Generally, the null value must be considered. If IGNORE NULLS is specified, all rows containing x whose value is null will be excluded. If the value of x in all rows is null, the default value is returned. Otherwise, null is returned.

Data Preparation
create table cookie_views( cookieid varchar,createtime timestamp,url varchar);
insert into cookie_views values
('cookie1',timestamp '2020-07-10 10:00:02','url20'),
('cookie1',timestamp '2020-07-10 10:00:00','url10'),
('cookie1',timestamp '2020-07-10 10:03:04','urll3'),
('cookie1',timestamp '2020-07-10 10:50:05','url60'),
('cookie1',timestamp '2020-07-10 11:00:00','url70'),
('cookie1',timestamp '2020-07-10 10:10:00','url40'),
('cookie1',timestamp '2020-07-10 10:50:01','url50'),
('cookie2',timestamp '2020-07-10 10:00:02','url23'),
('cookie2',timestamp '2020-07-10 10:00:00','url11'),
('cookie2',timestamp '2020-07-10 10:03:04','url33'),
('cookie2',timestamp '2020-07-10 10:50:05','url66'),
('cookie2',timestamp '2020-07-10 11:00:00','url77'),
('cookie2',timestamp '2020-07-10 10:10:00','url47'),
('cookie2',timestamp '2020-07-10 10:50:01','url55');
  • first_value(x)→ [same as input]

    Description: Returns the first value of the window.

    SELECT cookieid,
    createtime,
    url,
    ROW_NUMBER() OVER(PARTITION BY cookieid ORDER BY createtime) AS rn,
    FIRST_VALUE(url) OVER(PARTITION BY cookieid ORDER BY createtime) AS first1 
    FROM cookie_views;
    cookieid |       createtime        |  url  | rn | first1 
    ----------|-------------------------|-------|----|--------
     cookie1  | 2020-07-10 10:00:00.000 | url10 |  1 | url10  
     cookie1  | 2020-07-10 10:00:02.000 | url20 |  2 | url10  
     cookie1  | 2020-07-10 10:03:04.000 | urll3 |  3 | url10  
     cookie1  | 2020-07-10 10:10:00.000 | url40 |  4 | url10  
     cookie1  | 2020-07-10 10:50:01.000 | url50 |  5 | url10  
     cookie1  | 2020-07-10 10:50:05.000 | url60 |  6 | url10  
     cookie1  | 2020-07-10 11:00:00.000 | url70 |  7 | url10  
     cookie2  | 2020-07-10 10:00:00.000 | url11 |  1 | url11  
     cookie2  | 2020-07-10 10:00:02.000 | url23 |  2 | url11  
     cookie2  | 2020-07-10 10:03:04.000 | url33 |  3 | url11  
     cookie2  | 2020-07-10 10:10:00.000 | url47 |  4 | url11  
     cookie2  | 2020-07-10 10:50:01.000 | url55 |  5 | url11  
     cookie2  | 2020-07-10 10:50:05.000 | url66 |  6 | url11  
     cookie2  | 2020-07-10 11:00:00.000 | url77 |  7 | url11  
    (14 rows)
  • last_value(x)→ [same as input]

    Description: Returns the last value of the window.

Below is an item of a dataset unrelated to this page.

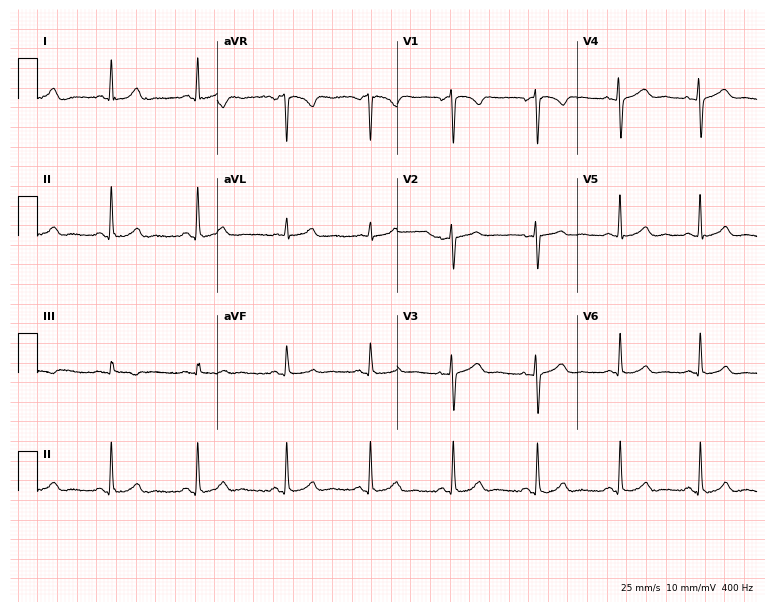
ECG — a female patient, 36 years old. Screened for six findings — first-degree AV block, right bundle branch block, left bundle branch block, sinus bradycardia, atrial fibrillation, sinus tachycardia — none is recorded. Other findings, if any, are not listed.

    SELECT cookieid,createtime,url,
    ROW_NUMBER() OVER(PARTITION BY cookieid ORDER BY createtime) AS rn,
    LAST_VALUE(url) OVER(PARTITION BY cookieid ORDER BY createtime) AS last1 
    FROM cookie_views;
     cookieid |       createtime        |  url  | rn | last1 
    ----------|-------------------------|-------|----|-------
     cookie2  | 2020-07-10 10:00:00.000 | url11 |  1 | url11 
     cookie2  | 2020-07-10 10:00:02.000 | url23 |  2 | url23 
     cookie2  | 2020-07-10 10:03:04.000 | url33 |  3 | url33 
     cookie2  | 2020-07-10 10:10:00.000 | url47 |  4 | url47 
     cookie2  | 2020-07-10 10:50:01.000 | url55 |  5 | url55 
     cookie2  | 2020-07-10 10:50:05.000 | url66 |  6 | url66 
     cookie2  | 2020-07-10 11:00:00.000 | url77 |  7 | url77 
     cookie1  | 2020-07-10 10:00:00.000 | url10 |  1 | url10 
     cookie1  | 2020-07-10 10:00:02.000 | url20 |  2 | url20 
     cookie1  | 2020-07-10 10:03:04.000 | urll3 |  3 | urll3 
     cookie1  | 2020-07-10 10:10:00.000 | url40 |  4 | url40 
     cookie1  | 2020-07-10 10:50:01.000 | url50 |  5 | url50 
     cookie1  | 2020-07-10 10:50:05.000 | url60 |  6 | url60 
     cookie1  | 2020-07-10 11:00:00.000 | url70 |  7 | url70 
    (14 rows)
  • nth_value(x, offset)→ [same as input]

    Description: Returns the value of the specified offset from the beginning of the window. The offset starts from 1. The offset can be any scalar expression. If the offset is null or greater than the number of values in the window, null is returned. The offset cannot be 0 or a negative number.

    SELECT cookieid,createtime,url,
    ROW_NUMBER() OVER(PARTITION BY cookieid ORDER BY createtime) AS rn,
    NTH_VALUE(url,3) OVER(PARTITION BY cookieid ORDER BY createtime) AS last1 
    FROM cookie_views;
    cookieid |       createtime        |  url  | rn | last1 
    ----------|-------------------------|-------|----|-------
     cookie1  | 2020-07-10 10:00:00.000 | url10 |  1 | NULL  
     cookie1  | 2020-07-10 10:00:02.000 | url20 |  2 | NULL  
     cookie1  | 2020-07-10 10:03:04.000 | urll3 |  3 | urll3 
     cookie1  | 2020-07-10 10:10:00.000 | url40 |  4 | urll3 
     cookie1  | 2020-07-10 10:50:01.000 | url50 |  5 | urll3 
     cookie1  | 2020-07-10 10:50:05.000 | url60 |  6 | urll3 
     cookie1  | 2020-07-10 11:00:00.000 | url70 |  7 | urll3 
     cookie2  | 2020-07-10 10:00:00.000 | url11 |  1 | NULL  
     cookie2  | 2020-07-10 10:00:02.000 | url23 |  2 | NULL  
     cookie2  | 2020-07-10 10:03:04.000 | url33 |  3 | url33 
     cookie2  | 2020-07-10 10:10:00.000 | url47 |  4 | url33 
     cookie2  | 2020-07-10 10:50:01.000 | url55 |  5 | url33 
     cookie2  | 2020-07-10 10:50:05.000 | url66 |  6 | url33 
     cookie2  | 2020-07-10 11:00:00.000 | url77 |  7 | url33 
    (14 rows)
  • lead(x[, offset[, default_value]])→ [same as input]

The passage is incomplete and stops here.